16. In view of the specific Clause (8) of the said lease agreement, the enforcement of the lease was contingent on the construction of the gas godown which was further clarified with the stipulation that the rent would also commence from the construction of the gas godown. The said stipulation in the lease deed made the petitioner ineligible for being allotted the LPG distributorship since it was a mandatory condition in the said guidelines that the lease had to commence on any day from the date of advertisement till the last date of submission of application. Since the guideline on this aspect is clear and explicit and the respondent-IOCL has acted in accordance with the terms and conditions of the said guidelines, no unreasonability appears in the impugned decision of the respondent no.2. The terms which are clear and have been so understood by the tender inviting authority acting in bona fide manner should be applied in normal course even if, in the view of the court, any other meaning could be possible. This court does not find any mala fide or perversity in the action taken by the respondent-IOCL. It is also possible that a tender condition may cause hardship to any of the tenderer, however the same may not be a

ground to seek direction from the constitutional courts for modification or ignoring the said tender condition. It is a settled law that if an attempt of unsuccessful tenderers persuades the courts to interfere by exercising power of judicial review with imaginary grievances or some technical/procedural violation or some prejudice to self, the same should be resisted. There must be judicial restraint in interfering with administrative action and ordinarily the soundness of the decision taken by the employer should not be questioned, however, the decision-making process can certainly be subject to judicial review.
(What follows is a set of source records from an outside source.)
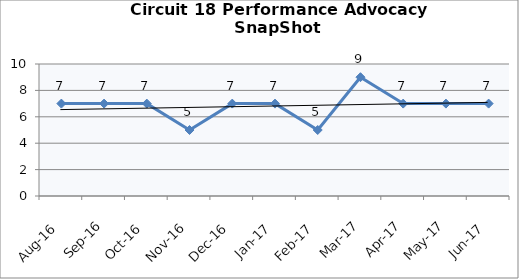
| Category | Circuit 18 |
|---|---|
| Aug-16 | 7 |
| Sep-16 | 7 |
| Oct-16 | 7 |
| Nov-16 | 5 |
| Dec-16 | 7 |
| Jan-17 | 7 |
| Feb-17 | 5 |
| Mar-17 | 9 |
| Apr-17 | 7 |
| May-17 | 7 |
| Jun-17 | 7 |

17. So far the forfeiture of the security amount deposited by the petitioner is concerned, learned counsel for the respondent-IOCL has invited the attention of this court to Clause 26 of the said guidelines which empowers the respondent IOCL to forfeit the security deposit remitted by a candidate in case his/her selection as a distributor is rejected after the field verification of credentials (FVC) or after issuance of LoI but before issuance of the letter of appointment. The petitioner herself had undertaken in the application for appointment of LPG distributorship that if the information given in the application was found false/incorrect/misrepresented, her candidature would be liable to be cancelled along with forfeiture of the amount deposited before FVC. Since the respondent-IOCL has acted in accordance with the terms and conditions of the said guidelines as well as the advertisement, this court does not find any reason to interfere with the decision of forfeiture of the security amount under the writ jurisdiction.

18. One of the arguments of the learned senior counsel for the petitioner is that no opportunity of hearing was provided to the petitioner before passing the impugned order. The learned counsel for the respondent- IOCL has refuted the said contention and has submitted that the petitioner was given every opportunity to satisfy her claim and even personal hearing was given to her, however she failed to explain as to how the lease deed in question satisfied the conditions of the said guidelines. The respondent-IOCL has contended that the petitioner was also given opportunity to provide another land for awarding the distributorship, but she did not accept the said offer and as such having no option left, the impugned order has been passed. Be that as it may. The petitioner has failed to bring on record any other document to suggest that she was eligible to be awarded the LPG distributorship as per the terms and conditions of the said guidelines.

19. The writ petition being devoid of merit is, accordingly, dismissed.